There have been some similar questions elsewhere, but none give an answer to this particular question:

Bimonthly answered 29/11, 2013 at 16:47 Comment(12)
I am not so sure what you are asking, the linked questions clearly say that there is no such thing in standard c++, so whatever you try is implementation defined, and as long as it works on all the implementations you care about then, pick whatever you want.Chalcocite
Use int things[1]; ? For implementations where the struct hack is no issue, there's no inherent problem if there's padding, and accessing the elements later on is perfectly fine. You only have a tad more work when allocating it if you do not want to waste the space of 1 element + the possible padding.Carmen
@nos: How do you access later elements without violating pointer arithmetic rules?Trojan
@Chalcocite I recognize that neither feature is valid C++ without extensions. What I am after is an argument for which of the two is better given that your compiler supports both?Bimonthly
what is the reason for:" I want to allocate a single piece of memory to hold both my struct and the array elements.". You don't tell us about that, and that's the real reason you don't want to use C++ std::vector.Ist
#19442048Unpack
@BenVoigt You use an implementation which supports the struct hack, that does allow you to go past the array, into the extra allocated space. Naturally, if your c++ implementation does not guarantee that, or you need to conform to standard c++, it's a no go. This seems somewhat reasonable, since the OP is anyway asking about non-conforming C++ features.Carmen
What is the filler member? Does this struct only contain a dynamic array?Dosage
The filler argument is just there to avoid the compiler complaining about a zero-size struct in the simplified example struct. It could have been an arbitrary number of other fields of various types, but that would have unnecessarily complicated the question.Bimonthly
@Jonhoo In practice, I hope that one of the members contains the number of additional elements.Gruel
@JamesKanze Yes, you're right. My point was only that the struct is not only a dynamic array, it also contains other fields. The length obviously has to be stored somewhere for a practical solution as you say.Bimonthly
Can't you use a pointer at the end, allocate a block that is bigger than necessary and placement new the struct into the block? the pointer can point to its own address plus oneMacomber
G
12

You can get more or less the same effect using a member function and a reinterpret_cast:

int* buffer() { return reinterpret_cast<int*>(this + 1); }

This has one major defect: it doesn't guarantee correct alignment. For example, something like:

struct Hack
{
    char size;
    int* buffer() { return reinterpret_cast<int*>(this + 1); }
};

is likely to return a mis-aligned pointer. You can work around this by putting the data in the struct in a union with the type whose pointer you are returning. If you have C++11, you can declare:

struct alignas(alignof(int)) Hack
{
    char size;
    int* buffer() { return reinterpret_cast<int*>(this + 1); }
};

(I think. I've never actually tried this, and I could have some details of the syntax wrong.)
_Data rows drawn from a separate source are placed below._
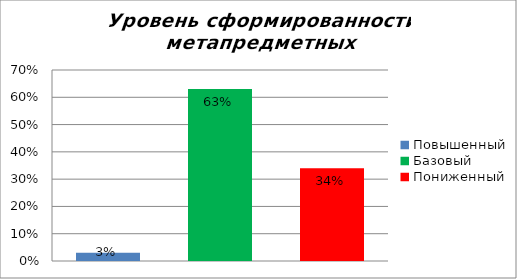
| Category | Уровень сформированности метапредметных результатов |
|---|---|
| Повышенный | 0.03 |
| Базовый | 0.63 |
| Пониженный | 0.34 |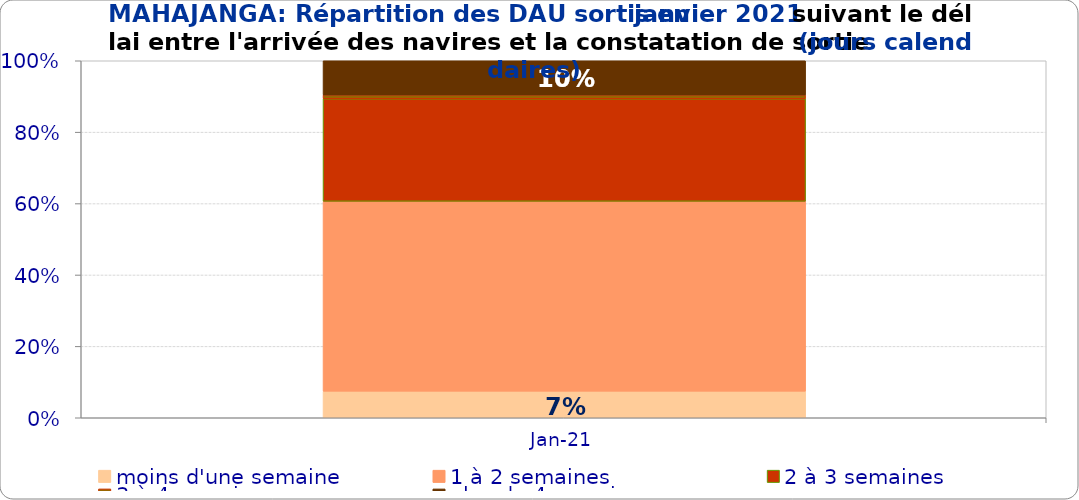
| Category | moins d'une semaine | 1 à 2 semaines | 2 à 3 semaines | 3 à 4 semaines | plus de 4 semaines |
|---|---|---|---|---|---|
| 2021-01-01 | 0.074 | 0.532 | 0.287 | 0.011 | 0.096 |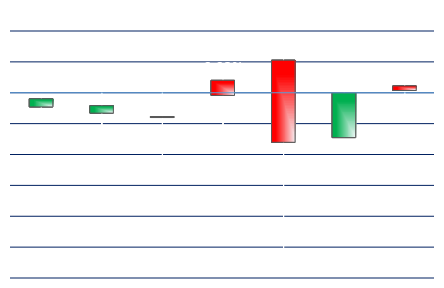
| Category | Series 0 | Series 1 | Series 2 | Series 3 |
|---|---|---|---|---|
| FVAZ19 | -0.001 | 0 | -0.002 | 0 |
| TYAZ19 | -0.001 | 0 | -0.003 | -0.001 |
| USAZ19 | -0.002 | 0.001 | -0.005 | -0.002 |
| DBZ19 | 0.001 | 0.001 | -0.003 | 0 |
| FGBXZ19 | 0.002 | 0.002 | -0.01 | -0.003 |
| QGAZ19 | -0.003 | 0.002 | -0.003 | 0 |
| DLZ19 | 0 | 0.001 | -0.001 | 0 |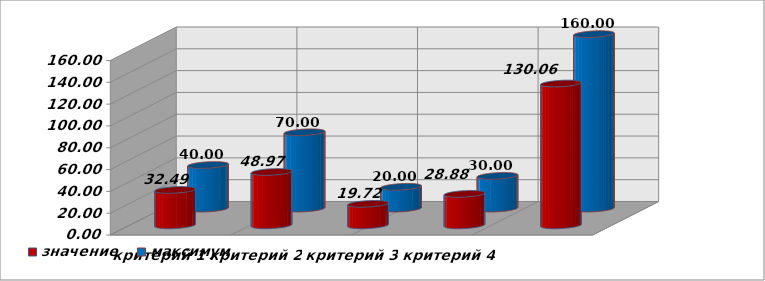
| Category | значение | максимум |
|---|---|---|
| критерий 1 | 32.49 | 40 |
| критерий 2 | 48.97 | 70 |
| критерий 3 | 19.72 | 20 |
| критерий 4 | 28.88 | 30 |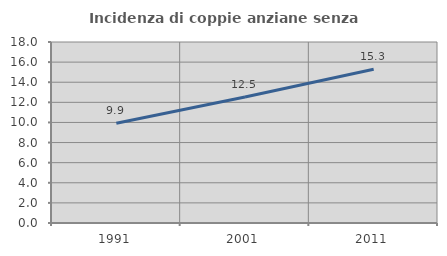
| Category | Incidenza di coppie anziane senza figli  |
|---|---|
| 1991.0 | 9.912 |
| 2001.0 | 12.524 |
| 2011.0 | 15.294 |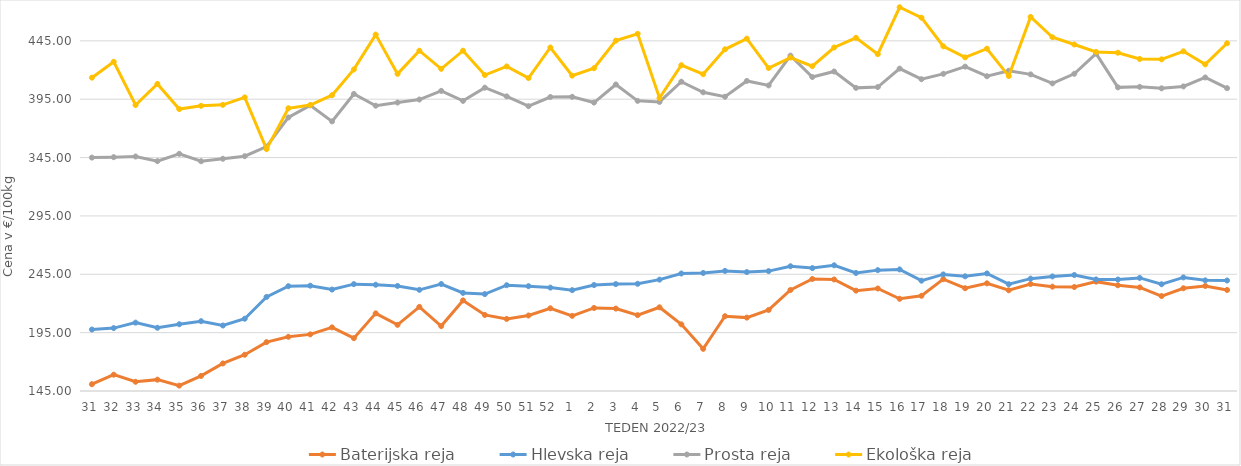
| Category | Baterijska reja | Hlevska reja | Prosta reja | Ekološka reja |
|---|---|---|---|---|
| 31.0 | 150.81 | 197.66 | 344.97 | 413.45 |
| 32.0 | 158.99 | 198.9 | 345.35 | 427.07 |
| 33.0 | 152.91 | 203.57 | 345.9 | 390 |
| 34.0 | 154.73 | 199.17 | 341.92 | 408.1 |
| 35.0 | 149.6 | 202.21 | 348.2 | 386.55 |
| 36.0 | 157.93 | 204.81 | 341.85 | 389.31 |
| 37.0 | 168.61 | 201.11 | 343.97 | 390.17 |
| 38.0 | 176.07 | 206.91 | 346.16 | 396.55 |
| 39.0 | 186.86 | 225.6 | 354.41 | 352.24 |
| 40.0 | 191.45 | 234.79 | 379.35 | 387.24 |
| 41.0 | 193.52 | 235.24 | 389.75 | 390 |
| 42.0 | 199.51 | 231.92 | 376.02 | 398.45 |
| 43.0 | 190.28 | 236.56 | 399.51 | 420.52 |
| 44.0 | 211.53 | 236.04 | 389.44 | 450.35 |
| 45.0 | 201.69 | 235.01 | 392.15 | 416.72 |
| 46.0 | 217.08 | 231.68 | 394.71 | 436.55 |
| 47.0 | 200.62 | 236.65 | 402.12 | 421.03 |
| 48.0 | 222.61 | 229.05 | 393.56 | 436.55 |
| 49.0 | 210.16 | 228.03 | 404.87 | 415.69 |
| 50.0 | 206.76 | 235.63 | 397.4 | 423.1 |
| 51.0 | 209.69 | 234.79 | 389.05 | 413.1 |
| 52.0 | 215.87 | 233.58 | 396.87 | 439.31 |
| 1.0 | 209.37 | 231.41 | 397.04 | 415.17 |
| 2.0 | 216.15 | 235.78 | 392.13 | 421.55 |
| 3.0 | 215.63 | 236.58 | 407.61 | 445.17 |
| 4.0 | 210 | 236.85 | 393.58 | 451.04 |
| 5.0 | 216.7 | 240.42 | 392.67 | 396.03 |
| 6.0 | 202.1 | 245.67 | 409.97 | 424.14 |
| 7.0 | 181.11 | 246.12 | 400.94 | 416.38 |
| 8.0 | 209.08 | 247.88 | 397.11 | 437.76 |
| 9.0 | 207.87 | 246.89 | 410.64 | 446.9 |
| 10.0 | 214.42 | 247.73 | 406.8 | 421.72 |
| 11.0 | 231.56 | 251.88 | 432.34 | 430.69 |
| 12.0 | 240.97 | 250.3 | 414 | 423.28 |
| 13.0 | 240.55 | 252.7 | 418.74 | 439.31 |
| 14.0 | 230.99 | 246.12 | 404.72 | 447.59 |
| 15.0 | 232.82 | 248.56 | 405.42 | 433.62 |
| 16.0 | 224 | 249.17 | 421.22 | 473.79 |
| 17.0 | 226.57 | 239.5 | 412.13 | 464.83 |
| 18.0 | 240.83 | 244.89 | 416.74 | 440.35 |
| 19.0 | 233.05 | 243.26 | 422.93 | 430.86 |
| 20.0 | 237.25 | 245.73 | 414.68 | 438.28 |
| 21.0 | 231.3 | 236.5 | 419.36 | 414.83 |
| 22.0 | 236.67 | 241.27 | 416.27 | 465.52 |
| 23.0 | 234.39 | 243.16 | 408.53 | 448.1 |
| 24.0 | 234.08 | 244.37 | 416.78 | 441.9 |
| 25.0 | 238.69 | 240.6 | 434.05 | 435.52 |
| 26.0 | 235.57 | 240.51 | 405.15 | 434.83 |
| 27.0 | 233.75 | 241.89 | 405.58 | 429.48 |
| 28.0 | 226.35 | 236.46 | 404.32 | 429.14 |
| 29.0 | 233.03 | 242.31 | 405.96 | 436.04 |
| 30.0 | 235 | 239.8 | 413.63 | 424.83 |
| 31.0 | 231.55 | 239.67 | 404.46 | 442.93 |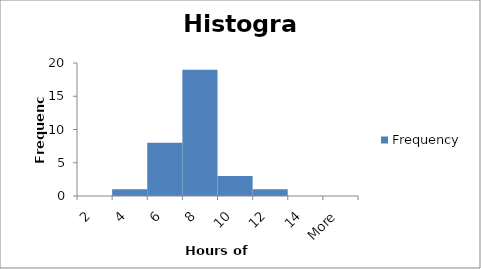
| Category | Frequency |
|---|---|
| 2 | 0 |
| 4 | 1 |
| 6 | 8 |
| 8 | 19 |
| 10 | 3 |
| 12 | 1 |
| 14 | 0 |
| More | 0 |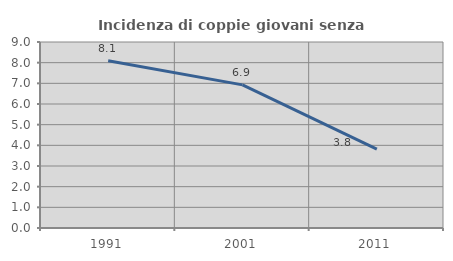
| Category | Incidenza di coppie giovani senza figli |
|---|---|
| 1991.0 | 8.091 |
| 2001.0 | 6.926 |
| 2011.0 | 3.815 |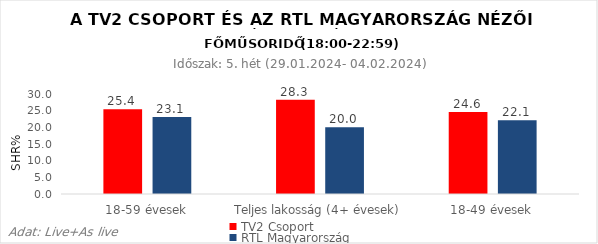
| Category | TV2 Csoport | RTL Magyarország |
|---|---|---|
| 18-59 évesek | 25.4 | 23.1 |
| Teljes lakosság (4+ évesek) | 28.3 | 20 |
| 18-49 évesek | 24.6 | 22.1 |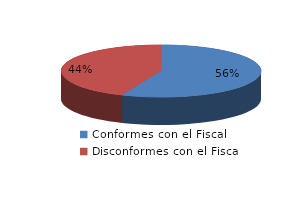
| Category | Series 0 |
|---|---|
| 0 | 980 |
| 1 | 759 |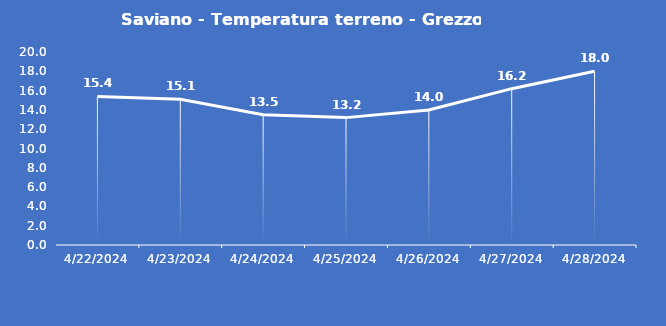
| Category | Saviano - Temperatura terreno - Grezzo (°C) |
|---|---|
| 4/22/24 | 15.4 |
| 4/23/24 | 15.1 |
| 4/24/24 | 13.5 |
| 4/25/24 | 13.2 |
| 4/26/24 | 14 |
| 4/27/24 | 16.2 |
| 4/28/24 | 18 |

This idiom has a second important defect: it does nothing to ensure that the size field corresponds to the actual size of the buffer, and worse, there is no real way of using new here. To correct this, somewhat, you can define a class specific operator new and operator delete:

struct alignas(alignof(int)) Hack
{
    void* operator new( size_t, size_t n );
    void operator delete( void* );
    Hack( size_t n );
    char size;
    int* buffer() { return reinterpret_cast<int*>(this + 1); }
};

The client code will then have to use placement new to allocate:

Hack* hack = new (20) Hack(20);

The client still has to repeat the size, but he cannot ignore it.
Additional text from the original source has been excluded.